DocketNumber: No. 10886
Judges: Boutall, Redmann, Schott
Filed Date: 9/10/1979
Status: Precedential
Modified Date: 10/18/2024
This application for supervisory writs is brought by the seven assessors of the City of New Orleans, seeking the exercise of our supervisory jurisdiction to examine as to the validity of a judgment of the Civil District Court for the Parish of Orleans dismissing their third party demands. Briefly, the procedural situation is that the League of Women Voters and two tax payers instituted a proceeding in mandamus against the City of New Orleans, the City Council and Mayor, the Orleans Levee Board, the legislative auditor and the seven assessors of Orleans Parish, seeking to order performance of alleged ministerial duties of all of these defendants as directed in Act # 617 of 1977 as amended. The assessors answered this petition and filed a pleading entitled “Third Party Petition”, in which they sought relief by way of mandamus under the same Act against the other defendants. After hearing on exceptions, the trial court decided that a proceeding in mandamus was not authorized and dismissed the petition of the original plaintiffs, and at the same time dismissed the third party petition of the assessors. We believe the dismissal of the assessors’ third party petition to be erroneous and we grant a peremptory writ of mandamus.

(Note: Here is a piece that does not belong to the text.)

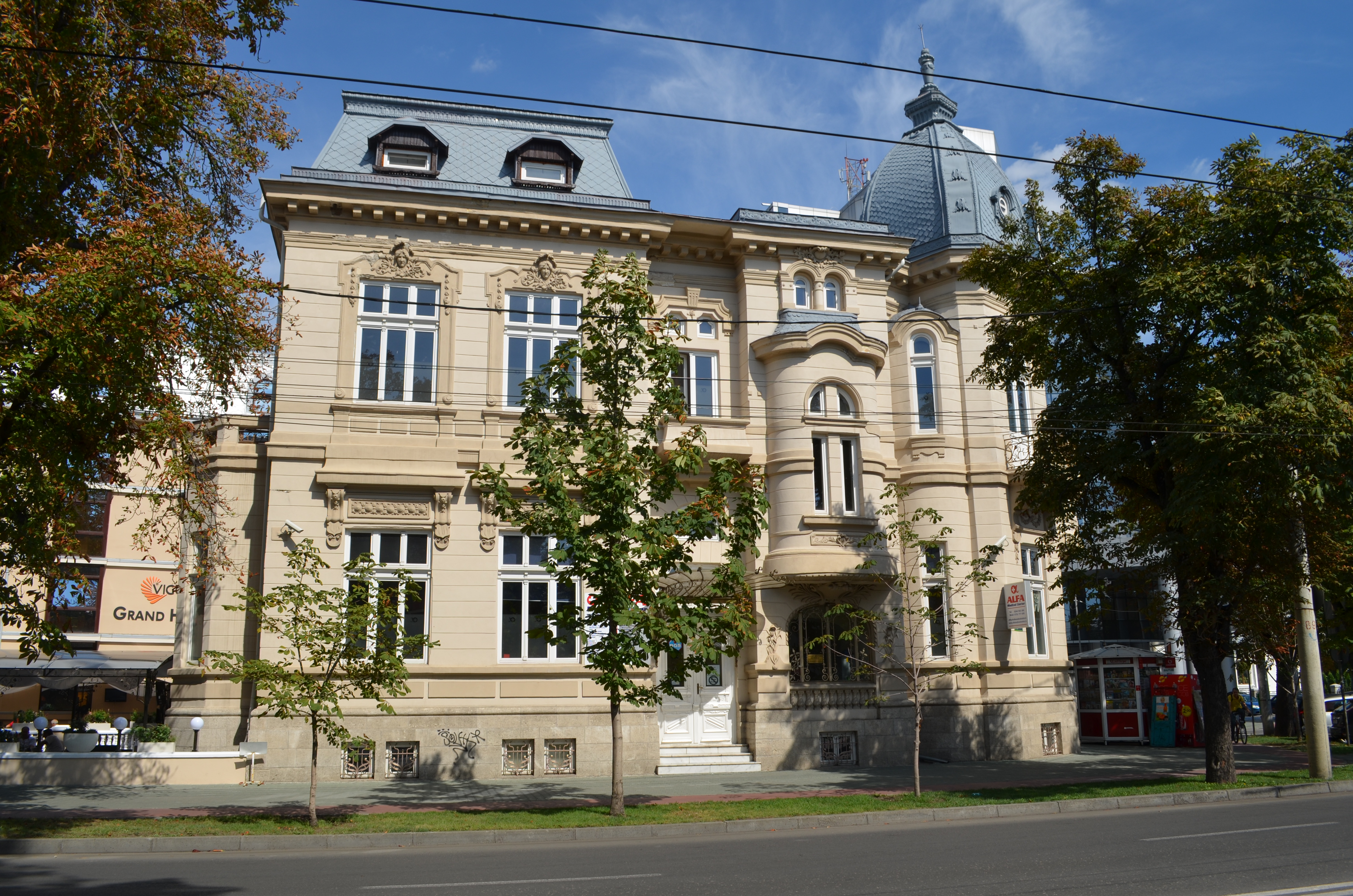 Casa Ghiță Stoenescu, azi clinica Alfa Medical Center, Bd. Independenței nr. 27, Ploiești

An examination of the assessors’ third party petition shows that it is not a usual type of third party demand wherein a defendant faces a prospective judgment against him which he in turn may assert against other parties for relief from the effect of that judgment. This petition is an independent proceeding for relief, and in fact, for relief of a different sort, than that requested in the original petition. In brief, this petition recites that there has been noncompliance with the mandatory computation of maximum authorized millage as required by Act 617 of 1977 and Article VII, § 23 of the Constitution of Louisiana of 1974. As a result of the alleged miscompu-tation, the adjusted maximum tax millages are too high, and the assessors request that the tax recipient body and others be required to perform their ministerial duty of making the correct computation and imposing the correct millage, not in excess of the maximum.

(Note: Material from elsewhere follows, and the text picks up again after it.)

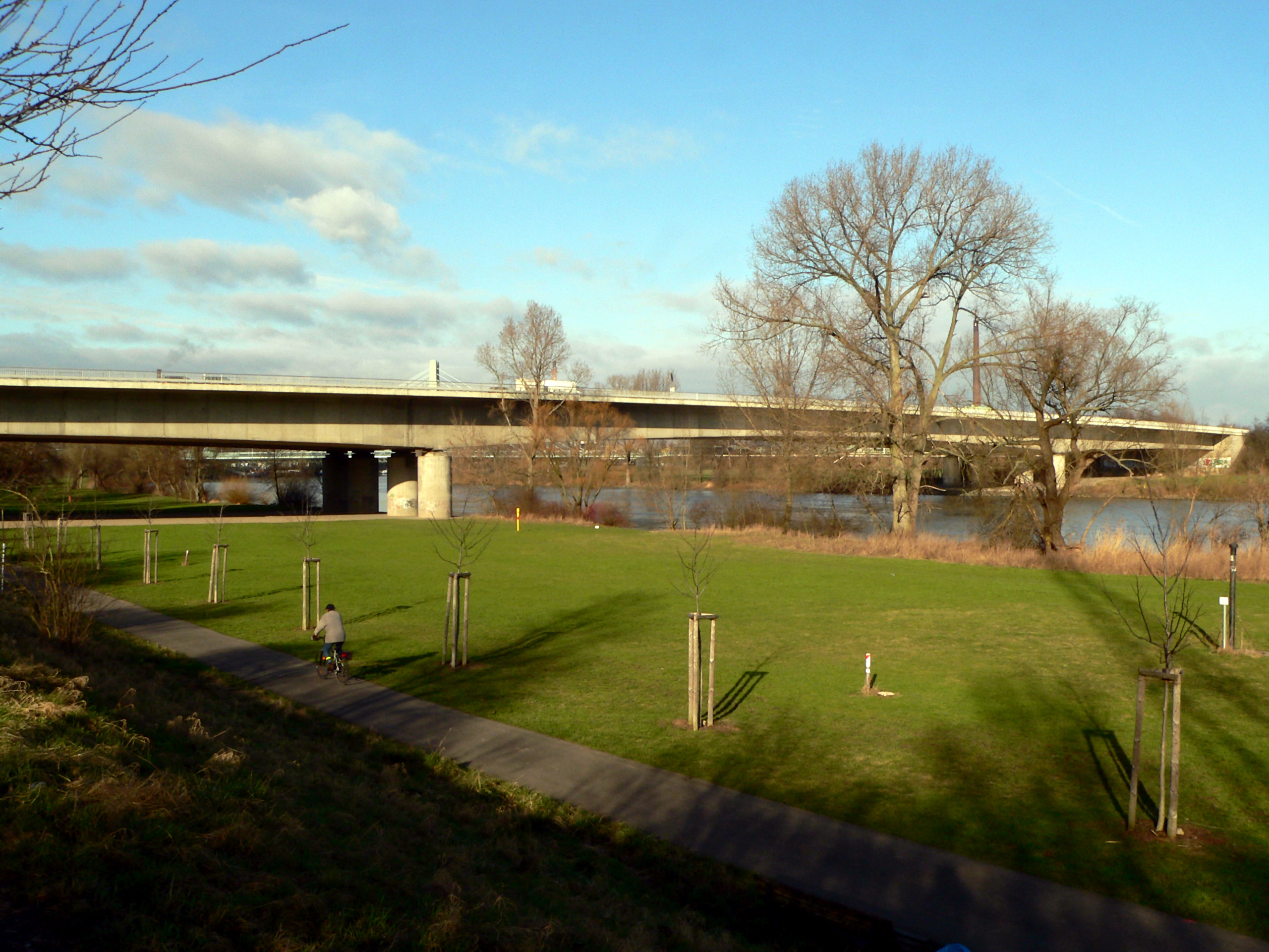 Sindlinger Mainaue mit der Sindlinger Mainbrücke im Hintergrund

We have discussed in the companion application what we believe to be the correct interpretation of the statute in accordance with the constitutional guidelines, and we refer to that discussion as being pertinent here. Neither the Constitution nor the statute permit the tax recipient body to impose greater tax millages than those authorized after computation according to the formula set out therein. The basis of this demand is that the tax recipient body had computed the amount erroneously, thus imposing a greater tax millage than would be permitted by the authorized computation. Since that computation is the standard by which maximum millages are assessed for this and future years, it is necessary that proper computations be made in order to satisfy the constitutional mandate.
As we pointed out in the companion application, there is some apparent difficulty because of the passage of the allotted time for the ministerial duties of the various officials to have been accomplished. Nevertheless, because the computation is required to be used as the maximum allowable millage for this and future years, mandamus is still available as a remedy. Accordingly, we are of the opinion that the judgment dismissing the third party petition of the assessors for the Parish of Orleans is erroneous.

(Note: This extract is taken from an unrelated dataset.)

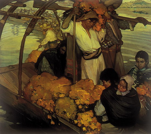 картина Сатурніно Герран

We grant a peremptory writ of mandamus directed to the Honorable Henry J. Roberts, Judge, Division “F”, Civil District Court for the Parish of Orleans, ordering the reversal of that portion of his judgment dismissing the third party petition of Lawrence A. Comiskey, Jr., et al., assessors of the Parish of Orleans, ordering the entry of judgment in their favor overruling the exceptions to the third party petition in mandamus, and remanding for further proceedings in due course.